Baxter Not Opposed to Starting Rookie Kicker

Michigan special teams coordinator John Baxter is taking an interesting approach to the kicking competition this spring. With freshman Andrew David arriving this summer, Baxter wouldn’t be opposed to a rookie getting the starting nod.

Michigan’s kicking competition isn’t exactly a hot topic this spring football season but is one that is sure to heat up come fall.

Following the graduation of Matt Wile and Will Hagerup, Michigan has three walk-ons participating for special teams coach John Baxter in Kenny Allen, Ryan Tice and Kyle Seychel.

With 15 practices to allocate time and attention to each specialist, Baxter is taking a specific approach to the process with five months until the season opener in Utah.

“We are not going to do one ounce of team work, meaning put it all together,” Baxter said. “Those guys are individually working on snapping, holding and kicking into nets and working on their swing.”

“The thing is, if you’re going to work on their swing, you’ve got to take the results away,” added Baxter. “Because they’ll worry about the results and I’m not worried about the results, I’m worried about the swing. If we get that right, the results will be there.”

Previously spending time with former Cleveland Indians pitching coach and manager Mike Hargrove while coaching at the University of Arizona, Baxter adopted a baseball like approach to kickers and punters.

In baseball, the bullpen is comparable to the managing duties necessary to keep specialists engaged in the game of football.

“All these people say kickers are different and all that stuff, the only reason they say this is cause they don’t really understand it, but they’re the ones hugging their necks when they put the ball through the uprights and win the game for you,” Baxter said.

“They spin the ball into a net, work mechanics and build them from the ground up,” added Baxter. “That’s what we’re doing here. I’m taking these guys and they’re kicking way less than they probably ever have and we’re rebuilding them from the ground up.”

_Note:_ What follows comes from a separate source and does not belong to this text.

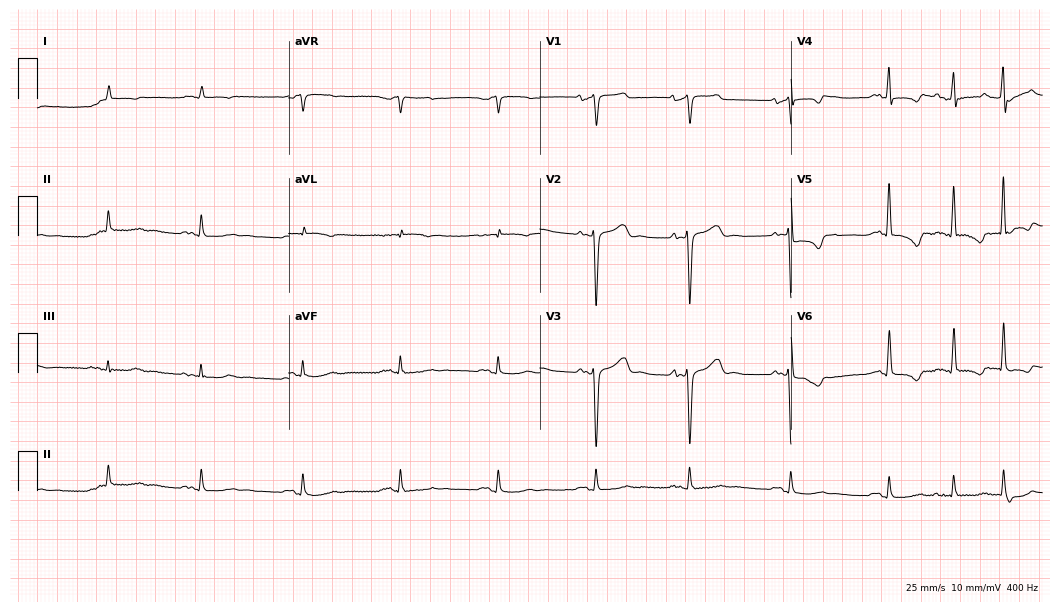
12-lead ECG (10.2-second recording at 400 Hz) from a man, 83 years old. Screened for six findings — first-degree AV block, right bundle branch block, left bundle branch block, sinus bradycardia, atrial fibrillation, sinus tachycardia — none is recorded.

Perhaps a factor that will alter the eventual result of the kicking competition will be the arrival of freshman Andrew David this summer.

David is a three-star prospect out of Massillon (Ohio) and comes to Ann Arbor following a successful prep career, which included a career high 58-yard field goal make.

“I know Andrew David is coming in the fall and he’s a good player,” Baxter said. “We’re happy to have him coming, but at this point, I have to go under the assumption that I have to coach these players here and make them effective and expect them to win for us.

“If a new player comes that can impact or change that situation, then that’s gravy.”

Back in 2011, Andre Heidari did just that for Baxter out at USC, stepping on campus as a freshman to earn the starting gig.

And according to Baxter, there will be nothing political about the decision on who to start, with no hierarchy between walk-ons and scholarship players.

“The best player is going to play at that position,” Baxter said. “And really, it’s a real easy position to determine because it’s not subjective, I mean, the ball is between the poles or it’s not. The ball is out of the end zone or it’s not.”